Most of all, it seems that the materiality turn and the ontology turn largely converge. Exploring what deeply matters in the study of organizations and organizing leads (or should lead) to the reflexive identification of ontologies (Goodman, 2001); Coole and Frost, 2010; Introna, 2013; Jones, 2013; Kelly, 2014; de Vaujany and Mitev, 2016). Various answers exist about what deeply matters in the study of organizations and organizing, and what it means to be human, and how humanity is understood influences each perspective (Introna, 2013; de Vaujany and Mitev, 2016). For some, relations and associations (involved in movements and assemblages) are the key ontological units. For others, it is more at the level of agency and intentionality (more or less embodied) that the main ontological unit is situated. Lastly, for some other researchers, sociological matter, what is expected to endure across time and space, structures, infrastructures, and superstructures, are expected to be the key units of analysis.

The materiality turn strives to go beyond oppositional debates between various proponents of sociomateriality, such as agential realism vs. critical realism or interpretivism vs. performativity. In short, the material turn is a theoretical stream covering what is expected to endure across time and space, or what is temporally and spatially constituted through everyday activities, i.e. tools, objects, artefacts, technologies, built spaces, bodies and embodiment and their relationships with organizations and organizing (Miller, 1998; 2005; Carlile and Langley, 2013; Dameron, Lê and Lebaron, 2015).

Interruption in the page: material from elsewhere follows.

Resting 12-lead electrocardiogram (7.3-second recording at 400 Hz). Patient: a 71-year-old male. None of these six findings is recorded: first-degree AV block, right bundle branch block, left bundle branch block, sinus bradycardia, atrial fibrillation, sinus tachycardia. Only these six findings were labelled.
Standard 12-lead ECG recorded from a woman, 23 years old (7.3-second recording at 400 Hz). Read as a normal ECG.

The bulk of this stream of research hankers for post-discursive stances, i.e., visions which do not see language as a mere vehicle of representations and include non-linguistic (visual) elements in analysis (e.g,. through ethnographic analysis, see Meyer, Höllerer, Jancsary and Van Leeuwen, 2013). Some of these approaches adopt critical and historical views to explain how the materiality and semiosis of our world have changed in the post-WWII period (Hayles, 1999; de Vaujany and Mitev, 2015 ).

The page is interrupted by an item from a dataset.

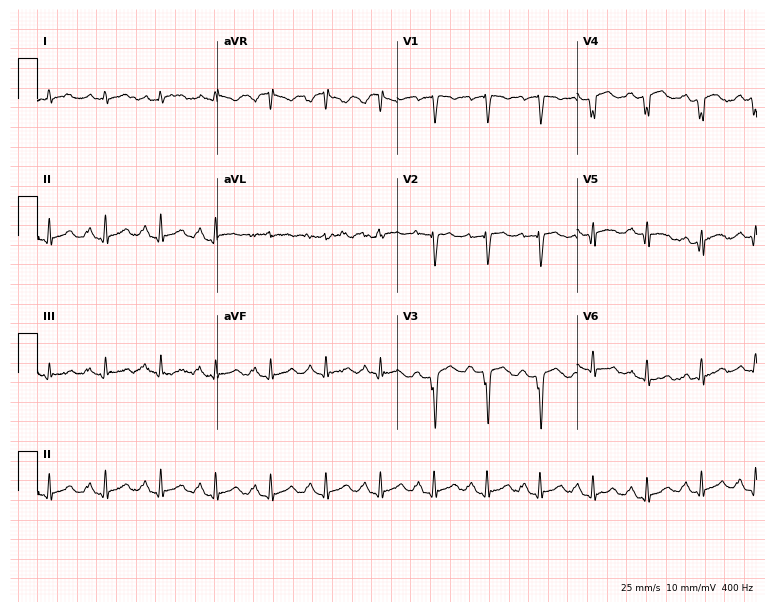
12-lead ECG (7.3-second recording at 400 Hz) from a 65-year-old man. Findings include sinus tachycardia (a sinus rate of 100 beats per minute or more).

Paradoxically, ontogenesis itself then needs to be historicized. Some suggest overcoming at some point the materialist terminology for a more technicist one (Latour, 2014; Lemonnier, 2014). It is also an ontological debate (de Vaujany and Mitev, 2016) about the main assumptions underlying the theorizations involved, for instance, in the debates mentioned above.

Some of the key issues the materiality-turn addresses relate to: the entanglement of material and social elements in practices (Orlikowski, 2007); the problem of ethics in a complex world and the issue of control and moral delegations in a more and more digital world (Dale, 2005; Introna, 2013); materiality and regulation in a post-crisis economy (Wasserman and Frenkel, 2011); the temporal, spatial and material dimensions of legitimacy, institutional logics and legitimation which remain a key issue for managers and citizens (Jones, 2013); or the new modalities of collaboration involved in the rising collaborative economy, among others. The material turn is therefore not just philosophical and ontological discussions, but fundamentally about what is happening in organizations and societies.

==See also==
- New materialism
- Materiality (social sciences and humanities)

== Notes ==
[1] Ontology is about what is, in contrast to epistemology, which explores what we know and how we know it. For Bhaskar (1979)), one should avoid the epistemic fallacy, i.e., the conflation between what is and what we know. Beyond this strong statement (not ontologically neutral itself), it is probably important to keep in mind the possibility that epistemology and ontology sometimes need to be distinguished.
[2] The theoretical debate quickly leads to the ontological debate. For numerous researchers in organization studies, objects, instruments, and bodies cannot be research objects or relevant research objects per se. They need to be part of broader practices, activities, routines, or processes. Why, when, how? This corresponds to the ontological debate.